Шинс шаркала ногами, не спеша отвечать, и Эврард помог ей:
— Вы почти угадали, ваша светлость.
— Но мы не можем принимать такие решения на вере или уверенности. Мы должны знать, Виддершинс. Мы — я — должны знать, что тебе можно доверять.
Если бы горшок из снега вернулся в тот миг, Шинс не ощутила бы его, онемев.
— О чем вы? — спросила она, хоть понимала, какой ответ получит.
— Откуда ты знаешь, что делать, Виддершинс?
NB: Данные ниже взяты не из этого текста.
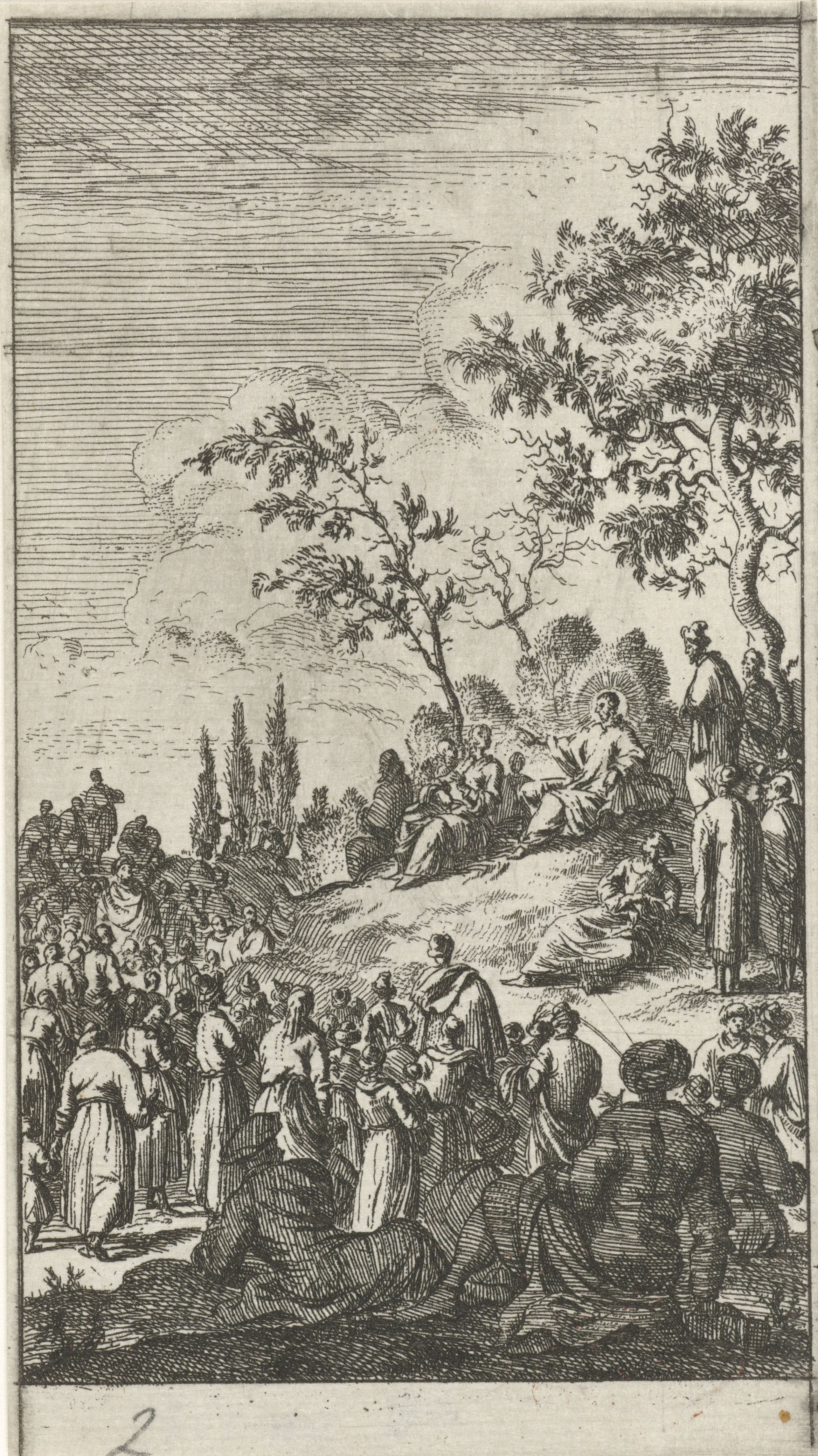 IdentificatieTitel(s): De BergredeVierentwintig scènes uit het Nieuwe Testament (serietitel)Objecttype: prent Objectnummer: RP-P-OB-44.078Catalogusreferentie: Van Eeghen 155Opmerking: kopieOpschriften / Merken: verzamelaarsmerk, verso, gestempeld: Lugt 240nummer, recto, handschrift in potlood: ‘2’VervaardigingVervaardiger: prentmaker: anoniemnaar prent van: Jan LuykenDatering: 1681 - 1762Fysieke kenmerken: ets; proefdrukMateriaal: papier Techniek: etsenAfmetingen: blad: h 123 mm × b 69 mmToelichtingKopie naar prent van J. Luyken, mogelijk voor het eerst verschenen in: Het Nieuwe Testament ofte alle Boecken des Nieuwen Verbondts onses Heeren Iesu Christi. Amsterdam: Hieronymus Sweerts, Jan ten Hoorn, Jan Bouman en Daniel van den Dalen, 1681.OnderwerpWat: 'command these stones to become loaves of bread' ~ temptation of Christ in the wildernessVerwerving en rechtenVerwerving: overdracht van beheer 1816Copyright: Publiek domein
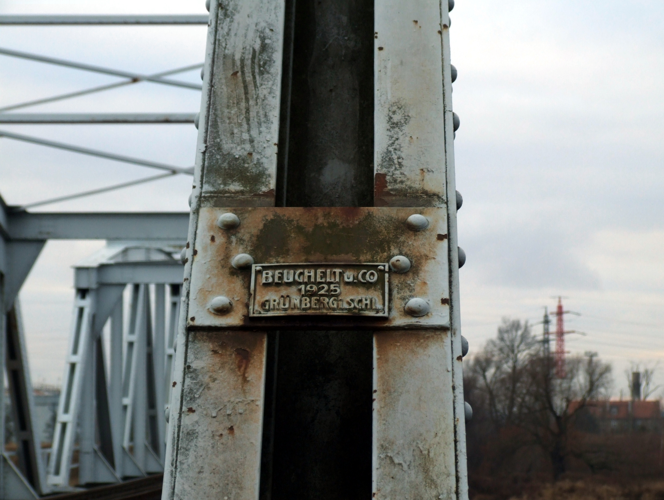 Tablica z nazwą producenta na moście kolejowym w Koźlu (Cosel)

Откуда ты все знаешь? Кто ты?
Годами. На этот вопрос она не отвечала годами. Он оставался свежим в ней, не заживал, в отличие от раны от клинка Лизетты. Жаркая кровь, искалеченные тела друзей и единомышленников.
Осознание конца света, ужас и отчаяние, когда все решили, что она в ответе.
Никакие путешествия, скорость и ловкость божества не позволяли ей уйти от этого.
Но… она не хотела отказываться отвечать. Не с таким на кону.
И… может, пришло время. Хорошо это или плохо, но пора было сбросить бремя.
— Вы не вспомните.
Хриплый и тихий голос подавил волну конфликта в комнате. Ее друзья спорили с герцогиней, но никто из них не знал правду. Они пытались защитить ее, позволить ей хранить свои тайны. Она не забудет этого.
Но да. Пора.
— Вы не вспомните, — сказала она тверже, — но я почти всех вас уже встречала. Когда была младше.
— Где, дитя? — спросила мягко Лючень.
Последний глубокий вдох, она представила, как целует Ольгуна в щеку, которой у него не было.
— В основном, ваша светлость, на балах Дома Делакруа.
— О, боги… — герцогиня поняла. А остальные? Они не понимали.
— Меня звали, — Виддершинс признавалась, казалось, впервые за десяток жизней, — Адрианной Сатти.